* SOURCE RECORDS:

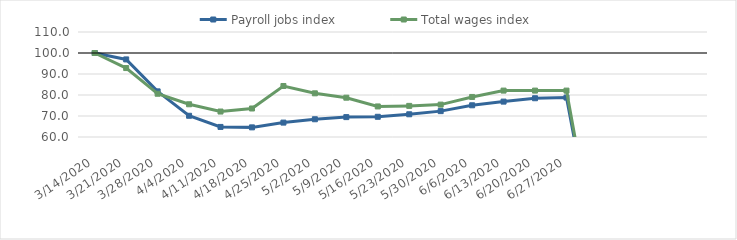
| Category | Payroll jobs index | Total wages index |
|---|---|---|
| 14/03/2020 | 100 | 100 |
| 21/03/2020 | 96.943 | 92.829 |
| 28/03/2020 | 81.728 | 80.602 |
| 04/04/2020 | 70.111 | 75.585 |
| 11/04/2020 | 64.797 | 72.123 |
| 18/04/2020 | 64.584 | 73.578 |
| 25/04/2020 | 66.858 | 84.288 |
| 02/05/2020 | 68.451 | 80.797 |
| 09/05/2020 | 69.468 | 78.715 |
| 16/05/2020 | 69.622 | 74.55 |
| 23/05/2020 | 70.819 | 74.82 |
| 30/05/2020 | 72.32 | 75.418 |
| 06/06/2020 | 75.103 | 79.077 |
| 13/06/2020 | 76.851 | 82.097 |
| 20/06/2020 | 78.458 | 82.098 |
| 27/06/2020 | 78.783 | 82.095 |
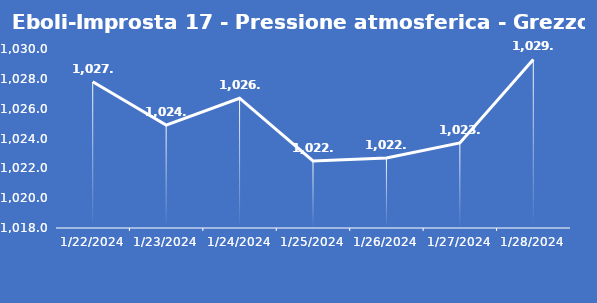
| Category | Eboli-Improsta 17 - Pressione atmosferica - Grezzo (hPa) |
|---|---|
| 1/22/24 | 1027.8 |
| 1/23/24 | 1024.9 |
| 1/24/24 | 1026.7 |
| 1/25/24 | 1022.5 |
| 1/26/24 | 1022.7 |
| 1/27/24 | 1023.7 |
| 1/28/24 | 1029.3 |
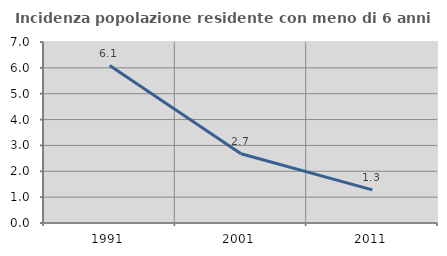
| Category | Incidenza popolazione residente con meno di 6 anni |
|---|---|
| 1991.0 | 6.087 |
| 2001.0 | 2.679 |
| 2011.0 | 1.282 |
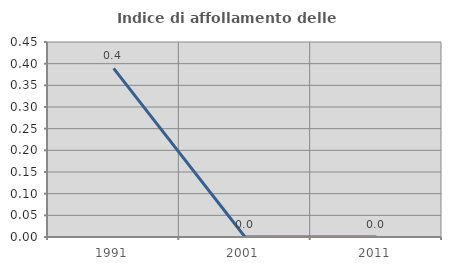
| Category | Indice di affollamento delle abitazioni  |
|---|---|
| 1991.0 | 0.389 |
| 2001.0 | 0 |
| 2011.0 | 0 |
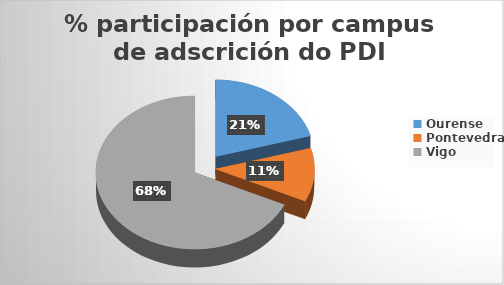
| Category | Series 0 |
|---|---|
| Ourense | 201 |
| Pontevedra | 110 |
| Vigo | 664 |
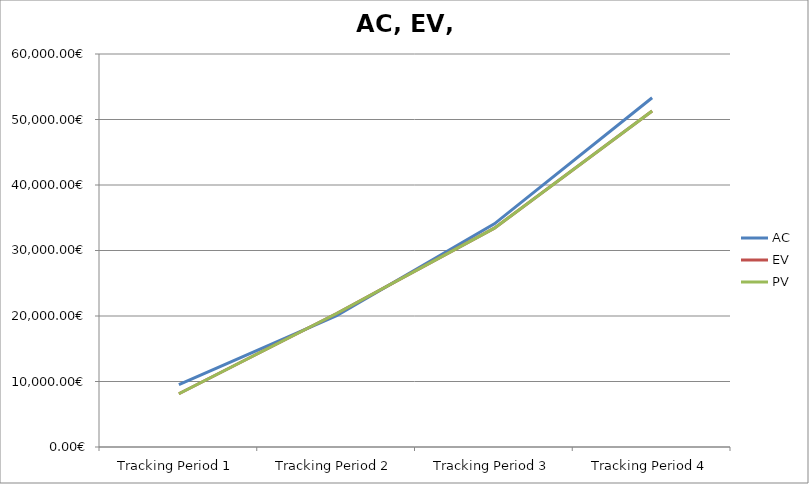
| Category | AC | EV | PV |
|---|---|---|---|
| Tracking Period 1 | 9505.82 | 8126.82 | 8126.82 |
| Tracking Period 2 | 20056.33 | 20387.33 | 20387.33 |
| Tracking Period 3 | 34075.84 | 33416.84 | 33416.84 |
| Tracking Period 4 | 53319.24 | 51286.24 | 51286.24 |
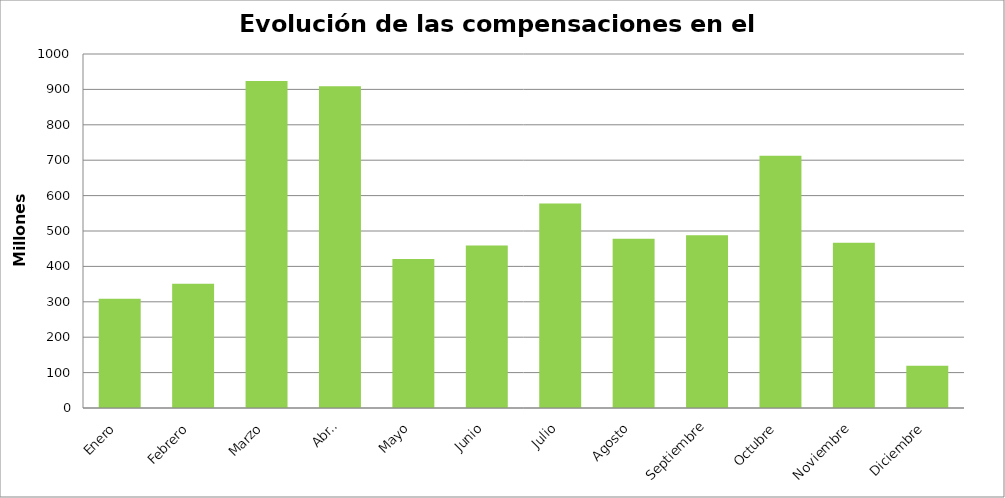
| Category | Series 0 |
|---|---|
| Enero | 308.921 |
| Febrero | 350.638 |
| Marzo | 924.064 |
| Abril | 909.09 |
| Mayo | 420.883 |
| Junio | 459.269 |
| Julio | 577.653 |
| Agosto | 477.872 |
| Septiembre | 487.851 |
| Octubre | 712.915 |
| Noviembre | 466.68 |
| Diciembre | 119.233 |

* WHAT YOU WILL DO: Your answer should be a single number: the count of lines above with the word "Period".

* RESPONSE TO THIS EXERCISE: 4